Paula Medeiros Paula Medeiros 26/2/2011

Foco na transformação menina versus mulher garante intensidade para Bruna Surfistinha 

Tendo como fio condutor de todo o desenrolar da trama, o dilema de Raquel é o principal em Bruna Surfistinha. A própria Deborah Secco declarou em relação à história: "as pessoas não são o que querem ser, mas o que conseguem ser" e essa afirmação resume, de forma bem simples, a aura do filme. Ali está o retrato de situações limítrofes da pessoa/personagem, fundamentado pela transformação da menina jeca em uma "cobiçada" profissional do sexo.

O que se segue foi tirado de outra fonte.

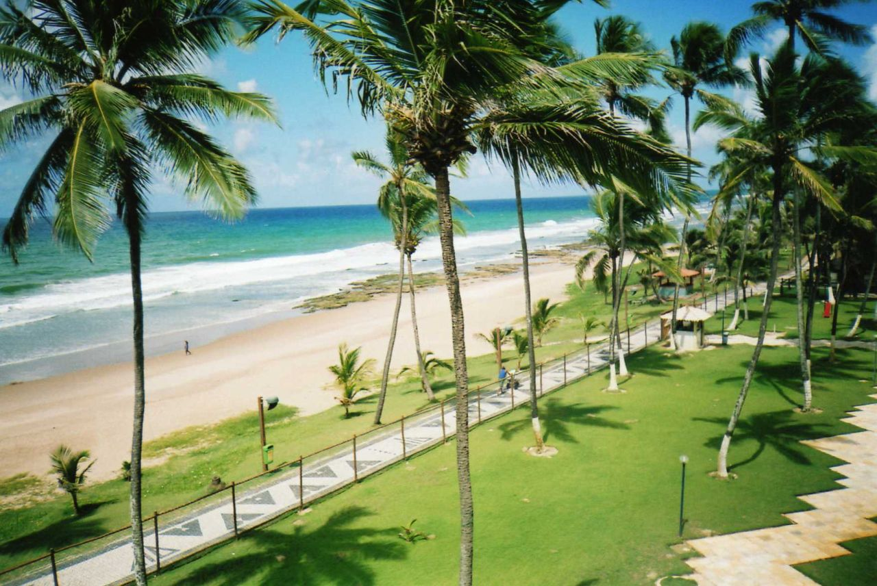 Salvador - Vilas do Atlântico

Bruna Surfistinha, baseado na biografia (mais um diário) O Doce Veneno do Escorpião, conta a história de Raquel Pacheco (Deborah Secco), uma garota de classe média insatisfeita com sua família, com sua escola e com tudo mais que a rodeia. Como na transformação da lagarta em borboleta, ela abandona tudo para virar garota de programa. Na profissão, ela encontra a independência que tanto busca, mas para tal, paga um preço, às vezes, alto demais, por essa redenção.

Claro que Marcos Baldini iria acrescentar uma porção extra de fatalismo e vitimização à trama. Sem esses elementos, talvez ele não conseguisse atingir um grau de humanização e dor próximos à realidade da personagem. Muitas das cenas são incômodas de se ver, principalmente pela falta de conservadorismo adotada por Baldini. Aliás, essa ausência de pudor foi essencial para a criação desse desconforto latente imposto por Bruna Surfistinha.

É interessante notar também a aproximação criada entre personagem e espectador. É difícil atingir uma identificação tão afiada em uma história fadada ao preconceito. O filme consegue tirar um pouco do mito e mostrar que os anseios e dúvidas de Raquel são exatamente os mesmos de qualquer garota.

Fundamental para a execução do longa, Deborah Secco surpreende no papel. Com uma interpretação suave e forte ao mesmo tempo, ela conseguiu impor a dubiedade da menina que tem sentimentos, mas que precisa escondê-los o tempo todo. Seus vícios de interpretação – a atriz tem vários – foram minimizados ao máximo. É interessante notar a transformação pela qual a atriz também passa. O papel da menina grotesca nos tempos de escola, a sua ascensão à Lolita do bordel e a consolidação da profissional já experiente são uma sucessão de construções encaradas muito bem por Deborah.

Apesar de um final um pouco desnecessário, Bruna Surfistinha lidou bem com o desafio de assumir um roteiro tão complexo. Ali, não só uma história é contada. Sentimentos são colocados em xeque, medos são confrontados e limites são desafiados. Contudo, seu maior trunfo foi como a construção de uma pessoa em moldes pouco convencionais conseguiu atrair nosso olhar para realidades diferentes e, assim, nos tirar da nossa tão prezada zona de conforto.

Bruna Surfistinha
Brasil , 2010 - 109 minutos
Drama
Direção: Marcus Baldini
Roteiro: José de Carvalho, Homero Olivetto, Antônia Pellegrino
Elenco: Deborah Secco, Cássio Gabus Mendes, Drica Moraes, Guta Ruiz, Fabiula Nascimento, Cristina Lago

 



Paula Medeiros
é estudante de Comunicação Social com participação em Projetos Cinematográficos.